Monday, February 09, 2009

Long days, longer nights....

SFC McG and I had a mission recently, to an area once referred-to as "The Triangle of Death." Many of my friends who were ROTC Cadets in the midwest have served there over the years.

The area is *much* quieter these days, thanks in large measure to their courageous and honorable service there.

The air assets being what they are these days, we were scheduled to leave the office about 1530, and not scheduled to return until 0115 -- if we were lucky.

We weren't.

We showed up at the Landing Zone (LZ) at 2345, awaiting our pickup for the return flight, and felt heartened when the young Specialist (E-4) from the Tactical Operations Center (TOC) at that post showed up a few minutes later to tell us he'd just spoken with the people in the know, who'd told him that everything was on time, or perhaps even a few minutes early.


It was actually a very beautiful evening. It's gotten warm enough now that frogs can be heard singing at night, if the dogs aren't barking too loudly. With all the animal vocalizations going on under the bright full moon, I was reminded of being in the Amazon jungle the first night after landing in Iquitos, Peru and traveling an hour by skiff up a tributary of the Amazon River to our lodging for the night.

No mosquitoes, though!

The young Specialist was completely taken by the fact that he could see his shadow very clearly at midnight. Evidently, he'd never experienced -- or at least noticed -- that before. "I can't wait to call my wife and tell her I saw my shadow in the middle of the night out here!" he exclaimed several times.

The days are warming up, and probably because of the 'mackerel sky'-- lots of altocumulus or cirrocumulus clouds giving the impression of fish scales in the sky -- it was quite warm, all things considered, for that time of night.

At first.

There were lots of aircraft flying while we were out there at the LZ, waiting. And waiting. Two birds actually fly close by us, and appeared to be circling on approach (about 0145), but then abruptly flew away.

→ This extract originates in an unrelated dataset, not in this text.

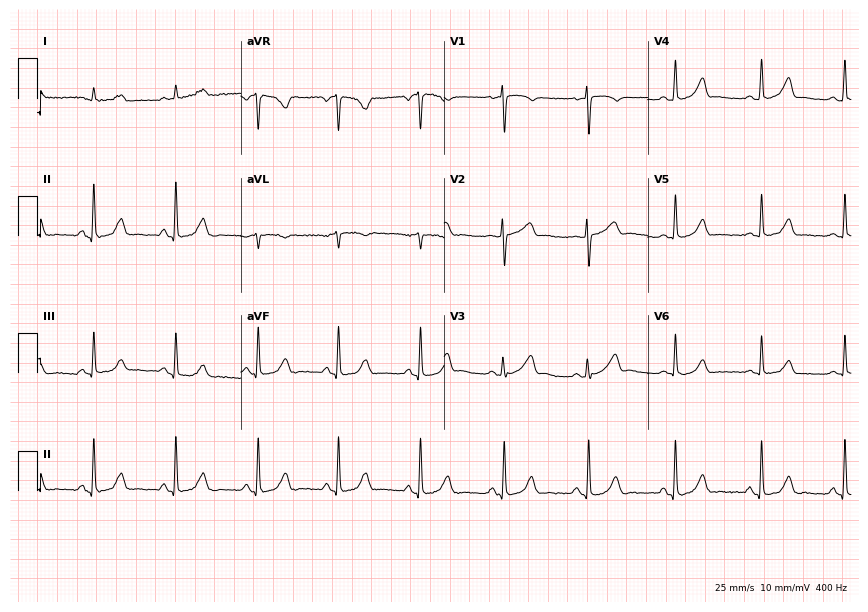
Resting 12-lead electrocardiogram. Patient: a female, 35 years old. Read as a normal ECG.

Finally at 0345, by which time it was quite cold, we went to the TOC, where we were told that our air mission request had just been canceled. "There's a convoy headed in your general direction later this morning, but the "LT" (pronounced, "Ell Tee": lieutenant) isn't getting up until 0500. We'll try to get you on the manifest."

SFC McG and I hung around the TOC for about an hour. There was an incident reported to those folks that needed attention, and I found it fascinating watching their response. We eventually went over to the MWR tent (most of the Soldiers live in mult-person tents there, and other services are located in tents, such as the "Morale, Welfare, Recreation" facilities), where we stretched out on sofas for about an hour.

The volume on the TV in that room was set to "grade-school-fire-alarm" level, and the air conditioner was set to "Arctic" (it's still winter here, and while it was relatively warm for what's been typical of the last couple of weeks, it was not warmer than 45 degrees Fahrenheit, so I wasn't sure what need there was for the air conditioner to be running in the first place); I didn't sleep. I just laid there, shivering.

I'd set my Palm Pilot alarm for 0600, but didn't need it. We showed up for the convoy brief, got assigned to a truck, finally found which of the many vehicles we were to ride in, and set out on our way home. We bounced our way back to the general vicinity of where we wanted to go, and I then found a phone to call the office to ask for a pickup from where we were.

We finally made it back to the office just before 1000 hours. Considering we'd left at 1530, the mission lasted a cool 18+ hours.

I know people *say* that my Masses feel as though they last that long....

I'm hoping to get some sleep, finally, but The Snorer next door is at it again. What's up with *that*?